In these markets, known as perfectly competitive markets, each firm is relatively small compared to the size of the market and the products offered by each firm are virtually identical. Therefore, individual firms have no power to influence the market price; instead, the price is determined by the forces of overall supply and demand in the market.
If a price-taking firm tries to sell its product at a higher price than the market price, customers would simply buy from other firms, leaving the original firm with no sales. Therefore, these firms must “take” or accept the market price.
It’s important to note that the concept of price taker is a theoretical construct used in economics to describe one end of a spectrum. In reality, many firms have at least some ability to influence the price of the goods or services they sell. However, the concept is useful for understanding how prices are determined in highly competitive markets.
Example of a Price Taker
Let’s consider a simple example from the agricultural industry.
Imagine you are a farmer who grows wheat. You’re operating in a perfectly competitive market, meaning there are many other wheat farmers just like you, and the wheat you all produce is essentially identical from the perspective of the buyers.
The price of wheat is determined on a global scale, based on total supply (how much wheat all farmers produce) and total demand (how much wheat consumers worldwide want to buy). As an individual wheat farmer, you have no control over these global supply and demand forces. Whether you decide to produce more wheat or less wheat has virtually no impact on the global price of wheat.

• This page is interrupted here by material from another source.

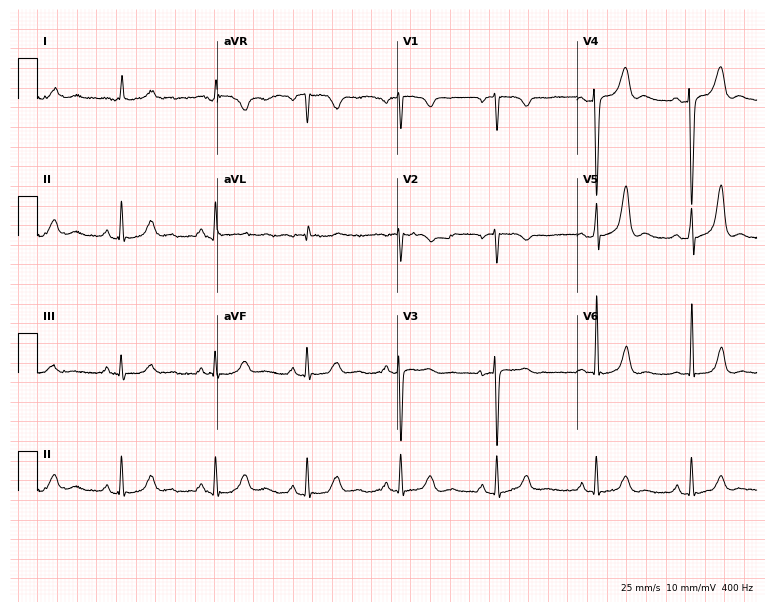
ECG (7.3-second recording at 400 Hz) — a 49-year-old male patient. Screened for six findings — first-degree AV block, right bundle branch block (RBBB), left bundle branch block (LBBB), sinus bradycardia, atrial fibrillation (AF), sinus tachycardia — none is recorded.

This means you are a price taker. You have to “take” or accept the global market price for wheat. If you try to sell your wheat at a higher price than the prevailing market price, buyers will simply purchase wheat from other farmers. So, you take the market price, and based on that, decide how much wheat it’s profitable for you to produce.
Remember, in reality, most markets are not perfectly competitive, and most firms have some degree of price-setting power. But the wheat farmer example gives you a clear sense of what economists mean when they refer to a firm or an individual as a “price taker.”